AFP-GC is very malignant and highly metastatic compared with common gastric cancer. However, the causal relationship between AFP production and the high malignancy of AFP-GC is still unclear. Hiromi et al. [34], investigated AFP gene regulation in AFP-GC by an active transcription factor, HNF1 (hepatocyte nuclear factor 1) and a repressive transcription factor, ATBF1 (AT motif binding factor 1).Using RNase protection assays, they demonstrated that the production of AFP in gastric cancer cells did not directly associate with HNF1 expression. An inverse relation between the expressions of ATBF1 and AFP was clearly observed in gastric cancer cells. Immunohistochemistry of resected clinical samples revealed that AFP producing cells lacked ATBF1 immunoreactivity. Their data suggests that the absence of ATBF1 was responsible for AFP gene expression in gastric cancer. Therefore, the absence of ATBF1 was a distinct characteristic of AFP-GC and might be important for its highly malignant nature.

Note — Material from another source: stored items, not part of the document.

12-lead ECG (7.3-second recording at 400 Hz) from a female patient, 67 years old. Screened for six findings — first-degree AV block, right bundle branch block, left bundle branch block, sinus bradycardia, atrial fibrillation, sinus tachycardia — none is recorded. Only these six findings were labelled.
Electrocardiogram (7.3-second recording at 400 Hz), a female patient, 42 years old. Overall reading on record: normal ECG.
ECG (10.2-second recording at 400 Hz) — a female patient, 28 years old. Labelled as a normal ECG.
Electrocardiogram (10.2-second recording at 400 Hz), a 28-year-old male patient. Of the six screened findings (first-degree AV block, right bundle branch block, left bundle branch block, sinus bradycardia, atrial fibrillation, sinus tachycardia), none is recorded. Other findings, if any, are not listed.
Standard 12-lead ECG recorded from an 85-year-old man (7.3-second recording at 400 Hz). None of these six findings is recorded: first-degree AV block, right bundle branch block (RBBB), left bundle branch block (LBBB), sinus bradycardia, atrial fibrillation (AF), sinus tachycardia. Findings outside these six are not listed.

An early report indicated that AFP had suppressive effect on lymphocyte transformation [35]. Another report [36] indicated that AFP could enhance proliferative activity and increased angiogenesis due to positive expression of vascular endothelial growth factor (VEGF). In a study in 2000, it was found that hepatocyte growth factor (HGF) and c-met expression in AFP-GC was higher than that in AFP negative gastric cancer. Through the HGF and c-met pathway, AFP promoted tumor growth [37].

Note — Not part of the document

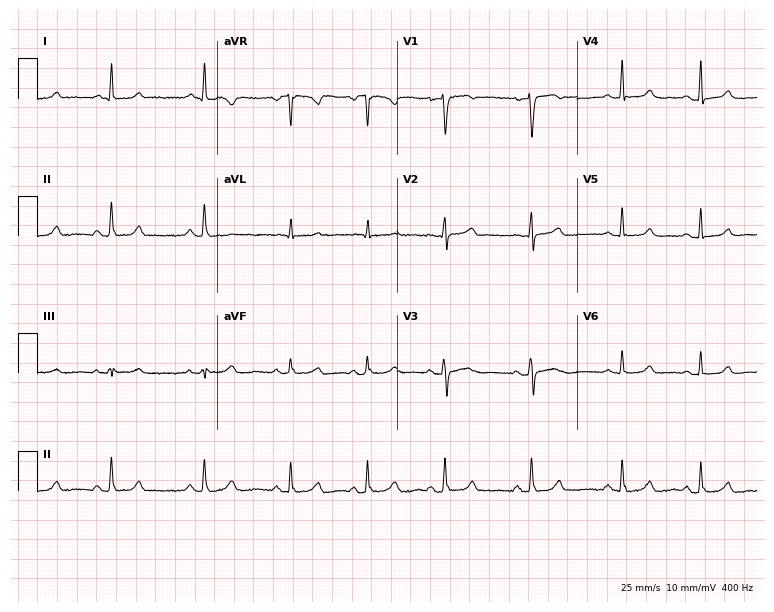
Standard 12-lead ECG recorded from a female, 28 years old. Read as a normal ECG.
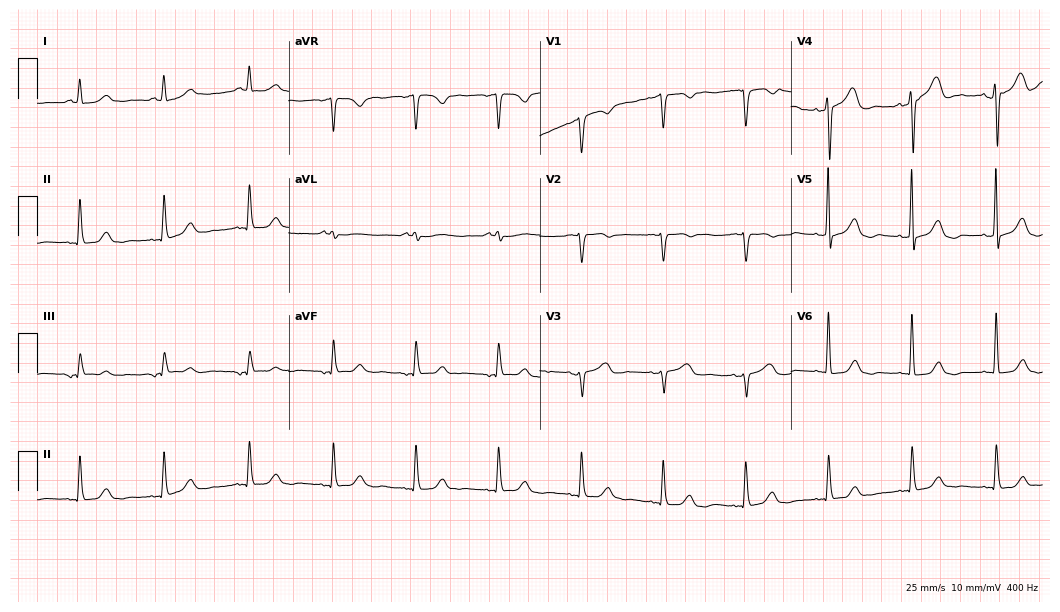
ECG (10.2-second recording at 400 Hz) — a female patient, 74 years old. Screened for six findings — first-degree AV block, right bundle branch block (RBBB), left bundle branch block (LBBB), sinus bradycardia, atrial fibrillation (AF), sinus tachycardia — none is recorded.

He et al, [38] using the protein pathway array, 11 of out of 286 proteins tested were found to be differentially expressed, and several of them correlated with prognosis of AFP producing gastric adenocarcinoma. Two of them were worth mentioning; XIAP (X-linked inhibitor of apoptosis) and IGFIrβ (Insulin-like growth factor-I receptor β). Previous studies demonstrated that XIAP is upregulated in many gastric adenocarcinoma cells [39,40] and XIAP inhibitors could increase apoptosis and enhanced sensitivity of gastric adenocarcinoma cell lines to chemotherapy [41–43]. Therefore, XIAP was considered as a potential target for gastric adenocarcinoma therapy [44]. It was shown that the suppression of IGF-Ir caused apoptosis and reduced proliferation of gastric adenocarcinoma cells [45,46]. High level expression of IGF-Ir promoted tumor growth and metastasis in gastric adenocarcinoma. It was known that signal transducer and activator of transcription 3 (STAT3) had an important role in tumorigenesis of various primary cancers and cancer cells by upregulating cell–survival and downregulating tumor suppressor protein [47]. In an experiment, Jia et al. using arsenic trioxide to induce apoptosis on AFP-GC cells, they found decreased expression of AFP and STAT3. Downregulation of AFP and STAT3 expression might play an important role in arsenic trioxide induced apoptosis of AFP-GC cells, which suggested a new mechanism of arsenic trioxide cell induced apoptosis. Arsenic trioxide might be a possible agent to treat AFP-GC [48].

Treatment of AFP-GC

No standard therapy is currently available. However, radical surgery and chemoradiation therapy may positively impact clinical outcomes. AFP-GC with liver metastasis has a particularly dismal prognosis, regardless of whether it is synchronous or metachronus. Previous studies showed that 5-year survival rate and median survival times were 0-3.8% and 9-11.4 months, respectively [21,49]. In the literature, an alpha-fetoprotein-producing cancer patient with multiple liver metastases was successfully treated with paclitaxelbased chemotherapy [50]. Since FDA approved targeted therapies for advanced gastric cancer and cancer arising from gastroesophgageal junction on October 20, 2010, reports improving prognosis using targeted therapies for advanced gastric cancer have appeared in the literature [50,51]. Subsequently, reports of improving prognosis or prolonged survival on AFP-GCs patients treated with trastuzumab followed [52,53]. Trastuzumab (Herceptin) is a monoclonal antibody of a very specific immune system protein, which targets the HER2 protein. Giving trastuzumab with chemotherapy could help patients with advanced HER2-positive cancer live longer than giving chemotherapy alone [54]. Therefore, assessment of HER2 status is now mandatory for selecting patients’ eligibility for this treatment [55].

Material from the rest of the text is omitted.